When the appriate option is selected, the pipeline would try to fix all the frameshifts corrections detected. Those that can be corrected and the resulting gene can bet ranslated to a complete protein are tagged as 'Cor' in the annotation file presented in this list. You can either accept those corrections or manually edit the scaffold yourself.

ATTENTION: A frameshift correction involves a change in the scaffolds sequence so if you manually edit the scaffold sequence to discard any of the suggested corrections, be careful that the coordinates of all the subsequent annotated genes might be wrong.

Which genes need manual attention?

YGAP creates different sublists of genes that have been annotated automatically but need some manual attention.

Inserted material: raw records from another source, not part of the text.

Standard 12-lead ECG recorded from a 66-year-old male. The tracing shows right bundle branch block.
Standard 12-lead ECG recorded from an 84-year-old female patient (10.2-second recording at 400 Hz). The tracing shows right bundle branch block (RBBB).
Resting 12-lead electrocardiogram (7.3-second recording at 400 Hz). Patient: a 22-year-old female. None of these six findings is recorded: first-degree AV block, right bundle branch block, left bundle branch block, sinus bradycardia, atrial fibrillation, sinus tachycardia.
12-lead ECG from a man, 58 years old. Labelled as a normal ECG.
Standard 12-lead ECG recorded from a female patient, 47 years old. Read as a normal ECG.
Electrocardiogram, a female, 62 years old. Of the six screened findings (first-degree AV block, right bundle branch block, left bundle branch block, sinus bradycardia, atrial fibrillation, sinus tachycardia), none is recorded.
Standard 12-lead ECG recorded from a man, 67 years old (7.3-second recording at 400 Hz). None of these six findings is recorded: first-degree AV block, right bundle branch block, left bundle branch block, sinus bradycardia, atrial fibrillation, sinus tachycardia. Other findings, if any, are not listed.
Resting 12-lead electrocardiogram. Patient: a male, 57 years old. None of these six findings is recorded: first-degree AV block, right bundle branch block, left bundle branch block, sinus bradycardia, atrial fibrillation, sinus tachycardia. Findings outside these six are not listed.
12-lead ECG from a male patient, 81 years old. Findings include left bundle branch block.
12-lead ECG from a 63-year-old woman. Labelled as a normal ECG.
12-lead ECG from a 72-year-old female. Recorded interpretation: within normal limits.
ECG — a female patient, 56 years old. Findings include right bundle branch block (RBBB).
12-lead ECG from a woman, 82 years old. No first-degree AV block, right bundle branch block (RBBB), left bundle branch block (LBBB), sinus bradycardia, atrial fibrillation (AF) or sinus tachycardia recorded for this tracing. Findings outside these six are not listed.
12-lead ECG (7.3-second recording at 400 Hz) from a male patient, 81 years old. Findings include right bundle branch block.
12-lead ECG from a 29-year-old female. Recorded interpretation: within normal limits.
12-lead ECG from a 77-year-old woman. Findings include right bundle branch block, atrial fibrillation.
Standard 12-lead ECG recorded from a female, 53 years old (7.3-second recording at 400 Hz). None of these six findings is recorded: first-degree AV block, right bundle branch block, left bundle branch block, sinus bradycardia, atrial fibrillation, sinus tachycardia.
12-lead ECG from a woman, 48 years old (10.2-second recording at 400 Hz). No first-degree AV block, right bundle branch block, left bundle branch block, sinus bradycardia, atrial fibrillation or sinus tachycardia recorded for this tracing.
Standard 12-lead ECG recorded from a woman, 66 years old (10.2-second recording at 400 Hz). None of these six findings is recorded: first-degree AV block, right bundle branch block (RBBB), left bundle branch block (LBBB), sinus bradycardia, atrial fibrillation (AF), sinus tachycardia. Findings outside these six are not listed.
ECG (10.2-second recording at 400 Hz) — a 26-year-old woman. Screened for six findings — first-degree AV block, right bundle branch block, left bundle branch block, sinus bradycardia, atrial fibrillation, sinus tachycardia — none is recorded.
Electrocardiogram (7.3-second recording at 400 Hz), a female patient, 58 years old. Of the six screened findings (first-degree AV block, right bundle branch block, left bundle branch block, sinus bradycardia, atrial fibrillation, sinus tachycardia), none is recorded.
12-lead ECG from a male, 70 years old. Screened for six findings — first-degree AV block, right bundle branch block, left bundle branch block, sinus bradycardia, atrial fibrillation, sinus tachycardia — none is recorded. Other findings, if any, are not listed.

Genes with an uncorrected frameshift: These genes, tagged as 'Fra' in the annotation file, have been identified as having a frameshift but could not be corrected either because the correction option was deselected or because the pipeline had insufficient data to fix it.
Genes with an untranslatable sequence: These genes, tagged as 'Man' in the annotation file, cannot be translated correctly, e.g. because they contain multiple stop codons.
Genes that are translatable but are suspicious because of their length or an overlap: These genes, also tagged as 'Man' in the annotation file, can be translated but need attention either because (1) they are unexpectedly short, by comparison to the homologs in their pillar, or (2) they overlap with another gene. The most probable cause of this situation is an erroneous start codon prediction, either in the gene itself or in a neighboring gene.
Genes that begin or end at an NNN sequence: These genes, tagged as 'NNN' in the annotation file, cannot be translated properly because they either start or stop in an undefined region (a run of N nucleotides due to a gap between contigs). Nevertheless, the rest of the gene appears to be OK.